Niché au dessus de la place principale, le Beffroi est classé au patrimoine mondial de l’Unesco. Il règne de façon imposante sur la ville. Sans doute magnifique et si représentatif des Flandres, je le trouve personnellement un peu trop imposant, soucis de délicatesse personnelle sans doute. Contrairement à nos regards habitués… Ce n’est pas un édifice religieux mais communal, comme souvent dans le nord de la France également. Il représente le pouvoir autonome voire indépendant entre fierté et puissance.

Nous l’avons toisé avec respect et admiration mais nous ne l’avons pas grimpé. Nous n’en avons donc pas fait l’impasse mais ne l’avons pas expérimenté dans sa totalité.
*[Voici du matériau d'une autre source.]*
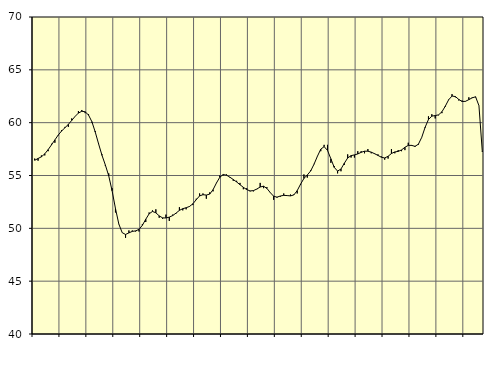
| Category | Piggar | Samtliga fast anställda (inkl. fast anställda utomlands) |
|---|---|---|
| nan | 56.6 | 56.44 |
| 87.0 | 56.4 | 56.61 |
| 87.0 | 56.9 | 56.77 |
| 87.0 | 56.9 | 57.05 |
| nan | 57.3 | 57.45 |
| 88.0 | 58 | 57.9 |
| 88.0 | 58.1 | 58.37 |
| 88.0 | 58.8 | 58.83 |
| nan | 59.3 | 59.21 |
| 89.0 | 59.6 | 59.52 |
| 89.0 | 59.6 | 59.84 |
| 89.0 | 60.4 | 60.21 |
| nan | 60.6 | 60.59 |
| 90.0 | 61.1 | 60.91 |
| 90.0 | 61.2 | 61.08 |
| 90.0 | 60.9 | 61.03 |
| nan | 60.8 | 60.72 |
| 91.0 | 60 | 60.09 |
| 91.0 | 59.2 | 59.11 |
| 91.0 | 58 | 57.98 |
| nan | 57 | 56.91 |
| 92.0 | 55.9 | 55.99 |
| 92.0 | 55.2 | 54.97 |
| 92.0 | 53.8 | 53.56 |
| nan | 51.5 | 51.88 |
| 93.0 | 50.4 | 50.41 |
| 93.0 | 49.6 | 49.59 |
| 93.0 | 49.1 | 49.42 |
| nan | 49.8 | 49.57 |
| 94.0 | 49.8 | 49.71 |
| 94.0 | 49.7 | 49.76 |
| 94.0 | 49.7 | 49.9 |
| nan | 50.4 | 50.29 |
| 95.0 | 50.6 | 50.86 |
| 95.0 | 51.5 | 51.37 |
| 95.0 | 51.7 | 51.6 |
| nan | 51.8 | 51.47 |
| 96.0 | 51 | 51.18 |
| 96.0 | 50.9 | 50.99 |
| 96.0 | 51.3 | 50.98 |
| nan | 50.7 | 51.06 |
| 97.0 | 51.3 | 51.21 |
| 97.0 | 51.4 | 51.44 |
| 97.0 | 52 | 51.7 |
| nan | 51.7 | 51.86 |
| 98.0 | 51.8 | 51.95 |
| 98.0 | 52.1 | 52.07 |
| 98.0 | 52.2 | 52.32 |
| nan | 52.8 | 52.71 |
| 99.0 | 53.3 | 53.07 |
| 99.0 | 53.3 | 53.18 |
| 99.0 | 52.8 | 53.15 |
| nan | 53.4 | 53.24 |
| 0.0 | 53.5 | 53.66 |
| 0.0 | 54.3 | 54.29 |
| 0.0 | 55 | 54.83 |
| nan | 55 | 55.09 |
| 1.0 | 55.1 | 55.03 |
| 1.0 | 54.8 | 54.84 |
| 1.0 | 54.5 | 54.62 |
| nan | 54.5 | 54.39 |
| 2.0 | 54.3 | 54.13 |
| 2.0 | 53.7 | 53.88 |
| 2.0 | 53.8 | 53.67 |
| nan | 53.5 | 53.54 |
| 3.0 | 53.5 | 53.57 |
| 3.0 | 53.7 | 53.72 |
| 3.0 | 54.3 | 53.91 |
| nan | 53.8 | 53.99 |
| 4.0 | 53.9 | 53.78 |
| 4.0 | 53.4 | 53.38 |
| 4.0 | 52.7 | 53.04 |
| nan | 52.9 | 52.95 |
| 5.0 | 53 | 53.06 |
| 5.0 | 53.3 | 53.12 |
| 5.0 | 53.1 | 53.1 |
| nan | 53.2 | 53.07 |
| 6.0 | 53.2 | 53.16 |
| 6.0 | 53.3 | 53.57 |
| 6.0 | 54.1 | 54.18 |
| nan | 55.1 | 54.72 |
| 7.0 | 54.8 | 55.05 |
| 7.0 | 55.5 | 55.43 |
| 7.0 | 56.1 | 56.07 |
| nan | 56.8 | 56.82 |
| 8.0 | 57.3 | 57.49 |
| 8.0 | 57.9 | 57.73 |
| 8.0 | 57.9 | 57.38 |
| nan | 56.2 | 56.58 |
| 9.0 | 55.9 | 55.77 |
| 9.0 | 55.2 | 55.42 |
| 9.0 | 55.4 | 55.61 |
| nan | 56 | 56.16 |
| 10.0 | 57 | 56.66 |
| 10.0 | 56.7 | 56.88 |
| 10.0 | 56.7 | 56.95 |
| nan | 57.3 | 57.04 |
| 11.0 | 57.3 | 57.19 |
| 11.0 | 57.1 | 57.3 |
| 11.0 | 57.5 | 57.3 |
| nan | 57.1 | 57.21 |
| 12.0 | 57.1 | 57.06 |
| 12.0 | 57 | 56.9 |
| 12.0 | 56.8 | 56.73 |
| nan | 56.5 | 56.66 |
| 13.0 | 56.6 | 56.82 |
| 13.0 | 57.5 | 57.08 |
| 13.0 | 57.1 | 57.23 |
| nan | 57.4 | 57.28 |
| 14.0 | 57.3 | 57.42 |
| 14.0 | 57.4 | 57.67 |
| 14.0 | 58.1 | 57.85 |
| nan | 57.8 | 57.85 |
| 15.0 | 57.7 | 57.76 |
| 15.0 | 57.9 | 57.96 |
| 15.0 | 58.6 | 58.61 |
| nan | 59.5 | 59.56 |
| 16.0 | 60.6 | 60.3 |
| 16.0 | 60.8 | 60.62 |
| 16.0 | 60.4 | 60.67 |
| nan | 60.7 | 60.74 |
| 17.0 | 60.9 | 61.03 |
| 17.0 | 61.5 | 61.56 |
| 17.0 | 62.2 | 62.17 |
| nan | 62.7 | 62.52 |
| 18.0 | 62.4 | 62.47 |
| 18.0 | 62.1 | 62.2 |
| 18.0 | 62.1 | 62 |
| nan | 62 | 62.02 |
| 19.0 | 62.4 | 62.18 |
| 19.0 | 62.4 | 62.35 |
| 19.0 | 62.4 | 62.45 |
| nan | 61.6 | 61.61 |
| 20.0 | 57.3 | 57.25 |
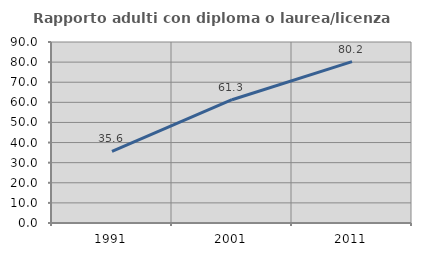
| Category | Rapporto adulti con diploma o laurea/licenza media  |
|---|---|
| 1991.0 | 35.583 |
| 2001.0 | 61.304 |
| 2011.0 | 80.242 |
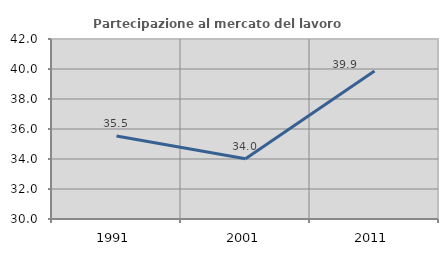
| Category | Partecipazione al mercato del lavoro  femminile |
|---|---|
| 1991.0 | 35.535 |
| 2001.0 | 34.014 |
| 2011.0 | 39.862 |
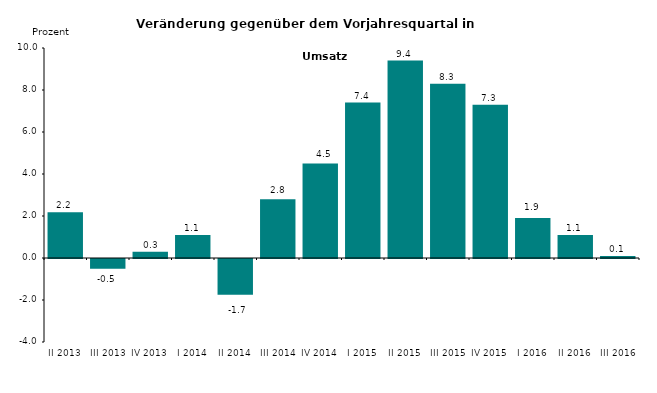
| Category | Series 0 |
|---|---|
| II 2013 | 2.181 |
| III 2013 | -0.465 |
| IV 2013 | 0.3 |
| I 2014 | 1.1 |
| II 2014 | -1.7 |
| III 2014 | 2.8 |
| IV 2014 | 4.5 |
| I 2015 | 7.4 |
| II 2015 | 9.4 |
| III 2015 | 8.3 |
| IV 2015 | 7.3 |
| I 2016 | 1.9 |
| II 2016 | 1.1 |
| III 2016 | 0.1 |
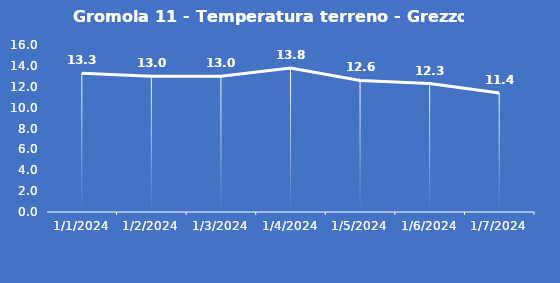
| Category | Gromola 11 - Temperatura terreno - Grezzo (°C) |
|---|---|
| 1/1/24 | 13.3 |
| 1/2/24 | 13 |
| 1/3/24 | 13 |
| 1/4/24 | 13.8 |
| 1/5/24 | 12.6 |
| 1/6/24 | 12.3 |
| 1/7/24 | 11.4 |
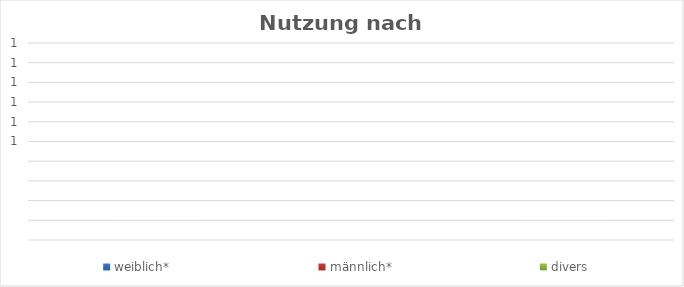
| Category | weiblich* | männlich* | divers |
|---|---|---|---|
| 0 | 0 | 0 | 0 |
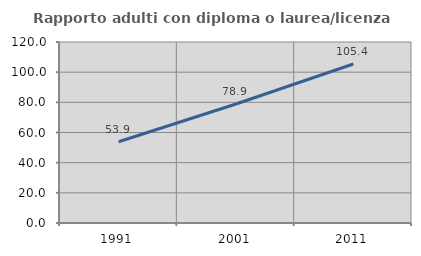
| Category | Rapporto adulti con diploma o laurea/licenza media  |
|---|---|
| 1991.0 | 53.869 |
| 2001.0 | 78.874 |
| 2011.0 | 105.437 |
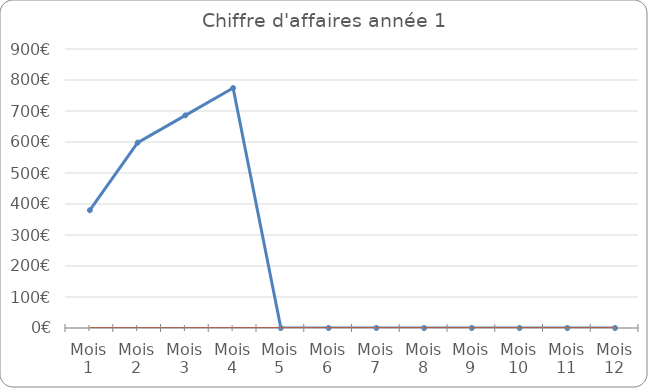
| Category | Chiffre d'affaires | Series 1 |
|---|---|---|
| Mois 1 | 380 |  |
| Mois 2 | 598 |  |
| Mois 3 | 686 |  |
| Mois 4 | 774 |  |
| Mois 5 | 0 |  |
| Mois 6 | 0 |  |
| Mois 7 | 0 |  |
| Mois 8 | 0 |  |
| Mois 9 | 0 |  |
| Mois 10 | 0 |  |
| Mois 11 | 0 |  |
| Mois 12 | 0 |  |
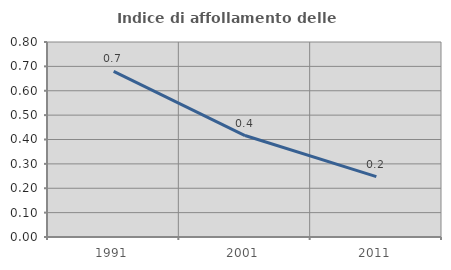
| Category | Indice di affollamento delle abitazioni  |
|---|---|
| 1991.0 | 0.68 |
| 2001.0 | 0.416 |
| 2011.0 | 0.248 |
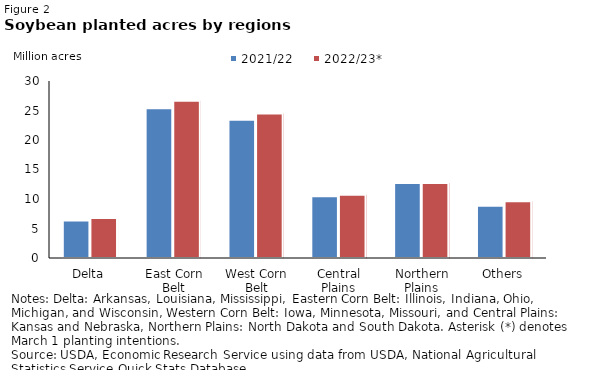
| Category | 2021/22 | 2022/23* |
|---|---|---|
| Delta | 6.34 | 6.8 |
| East Corn Belt | 25.4 | 26.65 |
| West Corn Belt | 23.45 | 24.5 |
| Central Plains | 10.45 | 10.7 |
| Northern Plains | 12.7 | 12.7 |
| Others | 8.855 | 9.605 |
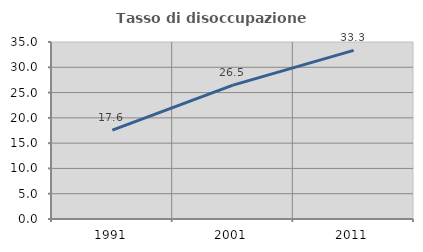
| Category | Tasso di disoccupazione giovanile  |
|---|---|
| 1991.0 | 17.582 |
| 2001.0 | 26.471 |
| 2011.0 | 33.333 |
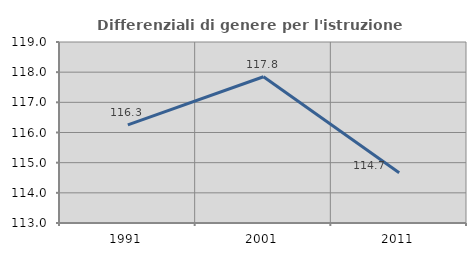
| Category | Differenziali di genere per l'istruzione superiore |
|---|---|
| 1991.0 | 116.256 |
| 2001.0 | 117.847 |
| 2011.0 | 114.666 |
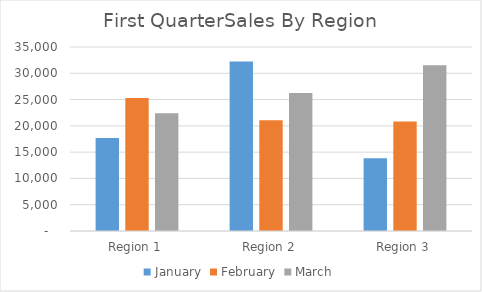
| Category | January | February | March |
|---|---|---|---|
| Region 1 | 17692 | 25304 | 22399 |
| Region 2 | 32219 | 21066 | 26238 |
| Region 3 | 13840 | 20834 | 31520 |
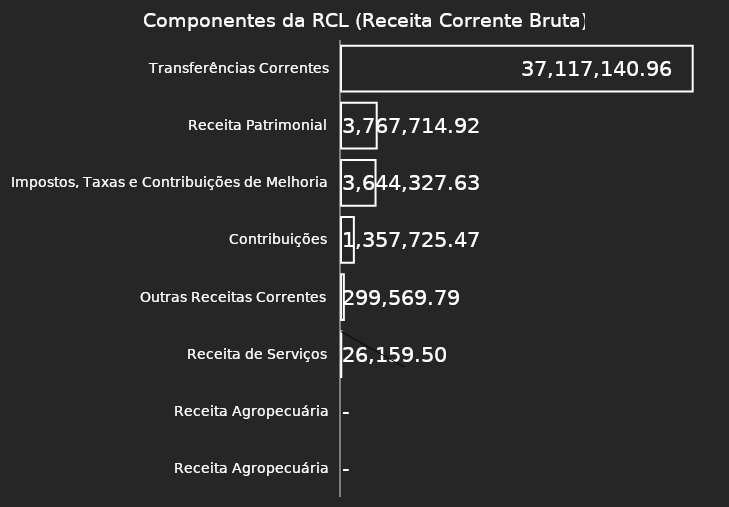
| Category | Valor |
|---|---|
| Transferências Correntes | 37117140.96 |
| Receita Patrimonial | 3767714.92 |
| Impostos, Taxas e Contribuições de Melhoria | 3644327.63 |
| Contribuições | 1357725.47 |
| Outras Receitas Correntes | 299569.79 |
| Receita de Serviços | 26159.5 |
| Receita Agropecuária | 0 |
| Receita Agropecuária | 0 |

La vue s’annonce magnifique mais grillagée, comme au Campanile de Venise… et ça m’avait déçu en Italie, je n’ai pas voulu renouvelé l’expérience et nous avons renoncé aux 366 marches promises.

museabrugge.be

historium.be

 

L’instant Romane

 

Avec papa et maman on est partis a Bruges en Belgique ( La plupart des gens le saurons mais on sait jamais), le deuxième jour parce que je sais plus ce qu’on a fait le premier, on a fait une balade sur la place du marché et on est allés aux rues au tour avec des drapeaux partout et après on est partis manger a un restaurant de pizzas « Da Mario » 😋😍 je suis trop forte pour trouver de bons restos ! Après on est allés dans un musée de l’histoire et a la fin il y avait des écrans j’adore !!!!!!